How to calculate the total angular momentum (J) values How can I calculate the values of $J$ (total angular momentum) for a particular term, for instance, ${}^3P$? 
 A: The superscript on the left is always $2S+1$, where $S$ is the total spin. Thus here we have $S = 1$. The letter stands for the orbital angular momentum, with letters $\mathrm{S}$ (not the same $S$ as before!), $\mathrm{P}$, $\mathrm{D}$, ... corresponding to $L = 0$, $L = 1$, $L = 2$, ... Thus we have $L = 1$.
The total angular momentum $J$ is actually not fully determined, in the same sense that knowing the magnitudes of two regular vectors doesn't allow you to know even the magnitude of the sum. $J$ can range from $\lvert L - S \rvert$ to $L + S$, so it can be $0$, $1$, or $2$. One can specify one of these states with a subscript on the right, e.g. ${}^3\mathrm{P}_1$.

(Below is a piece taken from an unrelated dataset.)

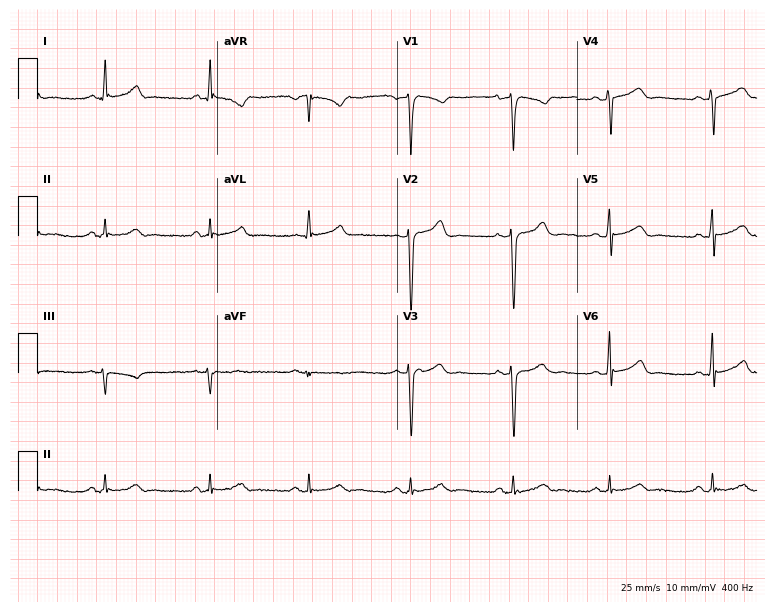
12-lead ECG from a 46-year-old male (7.3-second recording at 400 Hz). Recorded interpretation: within normal limits.

A: You can calculate value of J = 2, So it will be 3P2
The spin angular momentum is given by L = |l2-l1|,|l2-l1|+1,.....,l1+l2 = 1,2,3
And hence the values of the total angular momentum S = |s2-s1|,|s2-s1|+1,.....,s1+s2 = 0,1
J = |L-S|,|L-S|+1,.....,L+S = 0,1,2,3,4 
The symbolic way to represent the quantum state with L=1,S=1,J=2, can be represented as 3P2.